Efficient
separation of xenon (Xe) and krypton (Kr) mixtures through
vacuum swing adsorption (VSA) is considered the most attractive route
to reduce energy consumption, but discriminating between these two
gases is difficult due to their similar properties. In this work,
we report a cubic zirconium-based MOF (Zr-MOF) platform, denoted as
NU-1107, capable of achieving selective separation of Xe/Kr by post-synthetically
engineering framework polarizability in a programmable manner. Specifically,
the tetratopic linkers in NU-1107 feature tetradentate cyclen cores
that are capable of chelating a variety of transition-metal ions,
affording a sequence of metal-docked cationic isostructural Zr-MOFs.

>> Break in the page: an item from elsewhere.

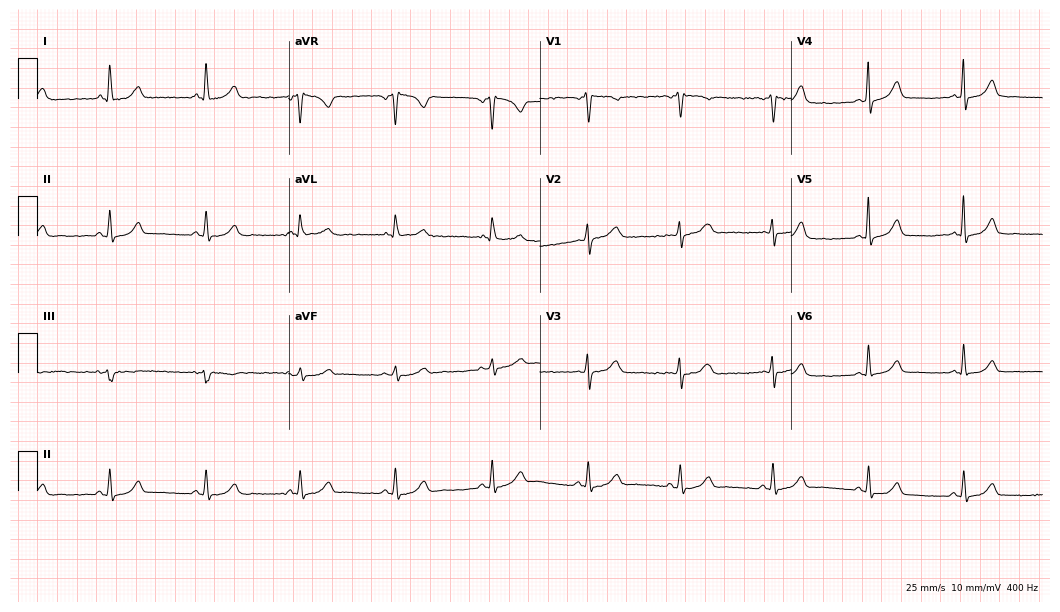
ECG (10.2-second recording at 400 Hz) — a male patient, 32 years old. Screened for six findings — first-degree AV block, right bundle branch block (RBBB), left bundle branch block (LBBB), sinus bradycardia, atrial fibrillation (AF), sinus tachycardia — none is recorded. Other findings, if any, are not listed.
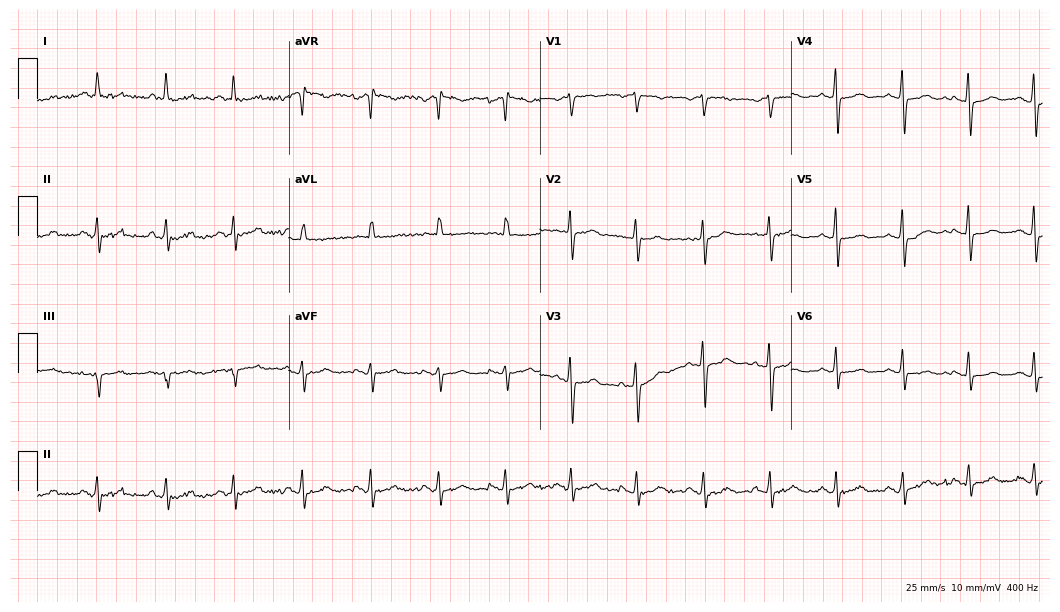
Standard 12-lead ECG recorded from an 84-year-old woman (10.2-second recording at 400 Hz). Read as a normal ECG.

NU-1107-Ag(I), which features the strongest framework polarizability
among this series, achieves the best performance for a 20:80 v/v Xe/Kr
mixture at 298 K and 1.0 bar with an ideal adsorbed solution theory
(IAST) predicted selectivity of 13.4, placing it among the highest
performing MOF materials reported to date. Notably, the Xe/Kr separation
performance for NU-1107-Ag(I) is significantly better than that of
the isoreticular, porphyrin-based MOF-525-Ag(II), highlighting how
the cyclen core can generate relatively stronger framework polarizability
through the formation of low-valent Ag(I) species and polarizable
counteranions. Density functional theory (DFT) calculations corroborate
these experimental results and suggest strong interactions between
Xe and exposed Ag(I) sites in NU-1107-Ag(I). Finally, we validated
this framework polarizability regulation approach by demonstrating
the effectiveness of NU-1107-Ag(I) toward C3H6/C3H8 separation, indicating that this generalizable
strategy can facilitate the bespoke synthesis of polarized porous
materials for targeted separations.